◆ THE TASK ◆
From the entries below, pull out each line where "sample" appears.

◆ SOURCE INFORMATION ◆

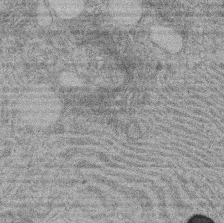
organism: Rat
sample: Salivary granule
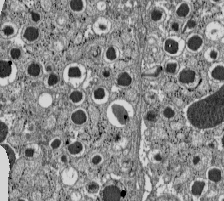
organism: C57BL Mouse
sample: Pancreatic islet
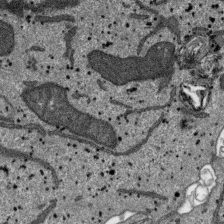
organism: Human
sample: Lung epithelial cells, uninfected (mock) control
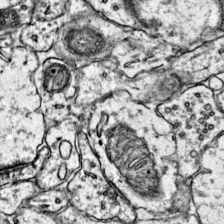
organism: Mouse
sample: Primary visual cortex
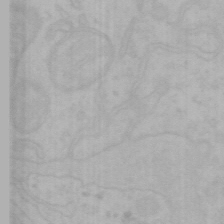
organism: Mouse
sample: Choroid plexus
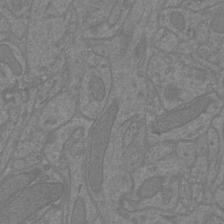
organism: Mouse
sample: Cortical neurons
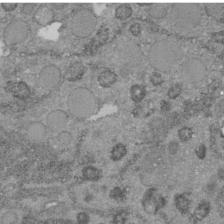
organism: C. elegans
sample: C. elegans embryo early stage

--

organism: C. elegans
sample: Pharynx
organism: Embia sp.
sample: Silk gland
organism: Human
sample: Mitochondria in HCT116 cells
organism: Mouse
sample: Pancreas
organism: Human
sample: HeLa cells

◆ SOLUTION TO THE PROBLEM ◆
sample: Salivary granule
sample: Pancreatic islet
sample: Lung epithelial cells, uninfected (mock) control
sample: Primary visual cortex
sample: Choroid plexus
sample: Cortical neurons
sample: C. elegans embryo early stage
sample: Pharynx
sample: Silk gland
sample: Mitochondria in HCT116 cells
sample: Pancreas
sample: HeLa cells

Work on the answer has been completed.